All samples require some form of preparation prior to study by MS to remove detergents and to reduce the complexity of the sample when focusing on specific proteins and/or tag proteins for identification/quantitation. Proper sample preparation is critical for MS analysis, because the quality and reproducibility of sample extraction and preparation significantly impact results from MS instruments. Sample preparation encompasses a wide range of techniques that includes lysate preparation, protein or peptide enrichment, and sample clean-up and protein digestion. These techniques are described in detail in the accompanying article on sample preparation.


References

  1. Kuster B. et al. (2005) Scoring proteomes with proteotypic peptide probes. Nat Rev Mol Cell Biol. 6, 577-83.
  2. Mallick P. and Kuster B. (2010) Proteomics: A pragmatic perspective. Nat Biotechnol. 28, 695-709.

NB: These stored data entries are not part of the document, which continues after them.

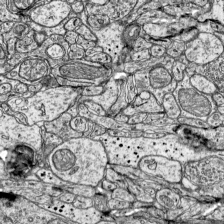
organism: Mouse
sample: Visual Cortex
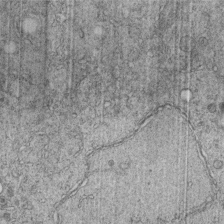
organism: C. elegans
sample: C. elegans embryo early stage
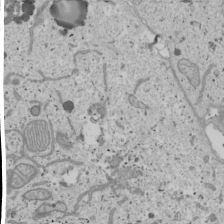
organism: Human
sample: Mitochondria in U2OS cells
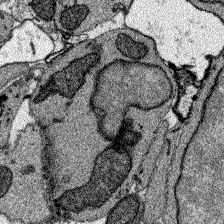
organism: Zebrafish
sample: Larval olfactory bulb
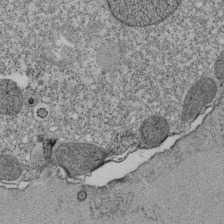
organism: Tetrahymena
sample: Cilia in tetrahymena
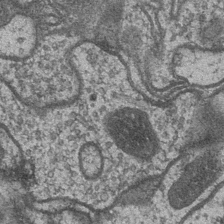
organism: Drosophila
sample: Optic medulla
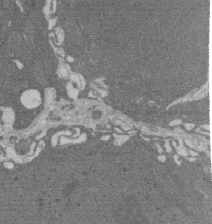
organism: Rat
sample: Salivary granule
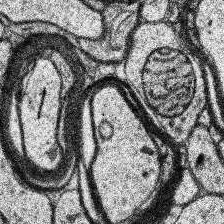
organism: Human
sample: Temporal Lobe
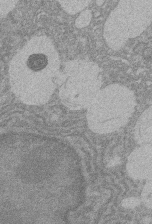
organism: Rat
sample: Salivary granule
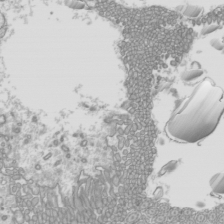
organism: Mouse
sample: Cilia; mouse epididymis
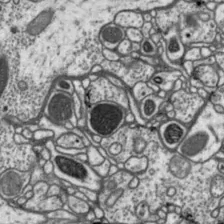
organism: Drosophila
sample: Protocerebral bridge
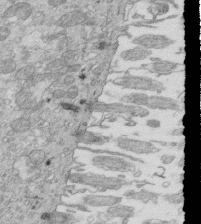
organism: Mouse
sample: Multiciliated cells
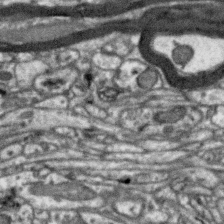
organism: Zebra finch
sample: Brain
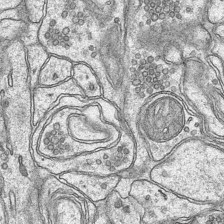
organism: Mouse
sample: CA1 Hippocampus
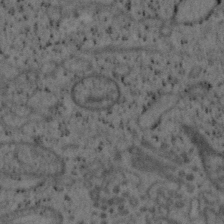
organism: Human
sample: HeLa cells
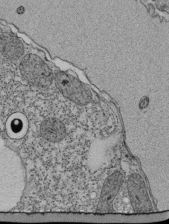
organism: Tetrahymena
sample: Cilia in tetrahymena
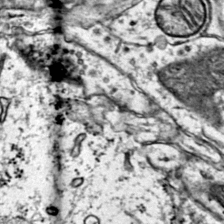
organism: Mouse
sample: Primary visual cortex
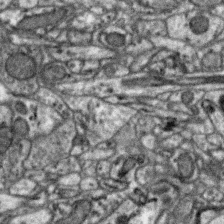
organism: Zebra finch
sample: Brain
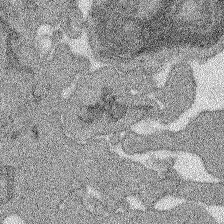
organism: Human
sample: HeLa cells
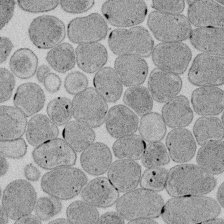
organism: E. coli
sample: Bacterial nucleoid

  3. Willard H. H. (1988) Instrumental methods of analysis. Belmont, Calif.: Wadsworth Pub. Co. xxi, 895pp.
  4. Finehout E. J. and Lee K. H. (2004) An introduction to mass spectrometry applications in biological research. Biochem Mol Biol Educ. 32, 93-100.
  5. Chowdhury S. K. et al. (1990) Electrospray ionization mass spectrometric peptide mapping: A rapid, sensitive technique for protein structure analysis. Biochem Biophys Res Commun. 167, 686-92.
  6. Fenn J. B. et al. (1989) Electrospray ionization for mass spectrometry of large biomolecules. Science. 246, 64-71.
  7. Barber M. et al. (1981) Fast atom bombardment of solids as an ion source in mass spectroscopy. Nature. 293, 270-5.
  8. Bakhtiar R. and Tse F. L. (2000) Biological mass spectrometry: A primer. Mutagenesis. 15, 415-30.
  9. Hoffmann E. d. and Stroobant V. (2001) Mass spectrometry : Principles and applications. Chichester ; New York: Wiley. xii, 407pp.
  10. Forsgard N. et al. (2010) Accelerator mass spectrometry in the attomolar concentration range for 14c-labeled biologically active compounds in complex matrixes. Journal of Analytical Atomic Spectrometry. 25, 74-8.